Veranstaltungsübersicht -- Wintersemester 2011/2012 (Archiv)

We start with the classical results by Ecker and Huisken about mean curvature flow for entire graphs. Then we consider more general flows with speed depending on the curvatures. We are interested in understanding which statements hold for speeds that are increasing, homogenous functions of the principal curvatures. In particular if the homogeneity degree is one, we are able to deduce the asymptotic behaviour of entire graphs with linear growth at infinity.

Colding-Minicozzi solved Yau's conjecture that the dimension of the linear space of polynomial growth harmonic functions on Riemannian manifolds with nonnegative Ricci curvature is finite. The technique relies on the volume growth property of the manifold and the mean value inequality of harmonic functions. The Nash-Moser iteration gives the required properties of harmonic functions even in the metric (nonsmooth) setting. Alexandrov spaces are natural metric spaces with sectional curvature bounded below. Recently, the first and second order analysis are well understood in some aspects. Some results of harmonic functions on Alexandrov spaces will be discussed. Then we apply the Alexandrov geometry to develop the analysis on the graph with nonnegative sectional curvature.

Witten genus is the loop space analogue of the Hirzebruch A-hat genus. On a string manifold, the Witten genus is a modular form and is the equivariant index of the Dirac operator on the free loop space. Hohn and Stolz conjectured that existence of a positive Ricci curvature metric on a string manifold implies the vanishing of the Witten genus. In this talk, we will present vanishing results for generalized Witten genus on complete intersections and describe a possible mod 2 extension of the Hohn-Stolz conjecture. The talk is based on the joint work with Qingtao Chen and Weiping Zhang.

Let (M,g) be a riemannian surface and $G$ a g-natural nondegenerate metric on its tangent bundle TM. We compute explicitly the spectrum of some Jacobi operators on (TM , G) and give necessary and sufficient conditions for (TM , G) to be a 4-dimensional Osserman manifold.

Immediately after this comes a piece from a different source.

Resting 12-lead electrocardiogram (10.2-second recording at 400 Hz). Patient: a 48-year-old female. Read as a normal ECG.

Holomorphic curves are the most valuable tools to study the global properties of symplectic manifolds and also play a prominent role in string theory. In order to define algebraic invariants, one has to show that the moduli space of holomorphic curves carries a smooth structure of dimension equal to the Fredholm index of a nonlinear Cauchy-Riemann operator. Assuming that this nonlinear Cauchy-Riemann operator, viewed as a section in a Banach space bundle over a Banach manifold of maps, meets the zero section transversally, the desired result would follow from an infinite-dimensional bundle version of the implicit function theorem. In this talk I will show that multiply-covered holomorphic curves are the reason why transversality does not hold in general. Apart from giving hints at the new infinite-dimensional differential geometry of polyfolds, which were built in order to approach this problem in full generality, I will show how to achieve transversality in interesting special cases and finally illustrate a geometrical application to questions about stable hypersurfaces in symplectic manifolds.